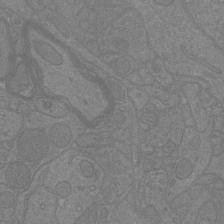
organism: Mouse
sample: Cortical neurons
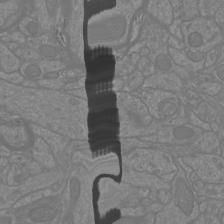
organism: Mouse
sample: Cortical neurons
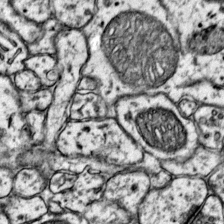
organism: Mouse
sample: Primary visual cortex
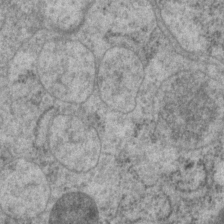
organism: P. pacificus
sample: Pharynx
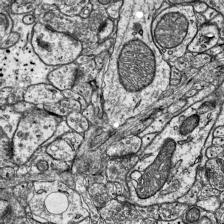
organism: Mouse
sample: Visual Cortex
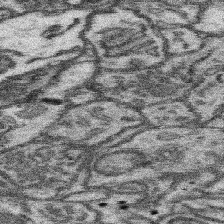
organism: Mouse
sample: Somatosensory cortex neuropil
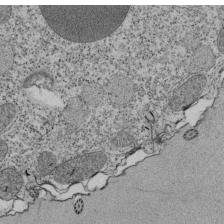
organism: Tetrahymena
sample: Cilia in tetrahymena
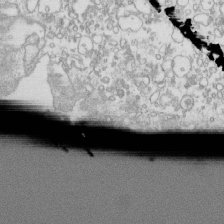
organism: Mouse
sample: Macrophages
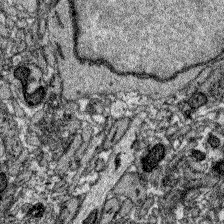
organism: Zebrafish
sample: Larval olfactory bulb
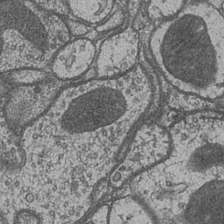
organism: Drosophila
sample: Optic medulla

---+---

- **Description of the task**: Retype all records exactly as shown above, images excluded.

- **Solution for this exercise**:
organism: Mouse
sample: Cortical neurons
organism: Mouse
sample: Cortical neurons
organism: Mouse
sample: Primary visual cortex
organism: P. pacificus
sample: Pharynx
organism: Mouse
sample: Visual Cortex
organism: Mouse
sample: Somatosensory cortex neuropil
organism: Tetrahymena
sample: Cilia in tetrahymena
organism: Mouse
sample: Macrophages
organism: Zebrafish
sample: Larval olfactory bulb
organism: Drosophila
sample: Optic medulla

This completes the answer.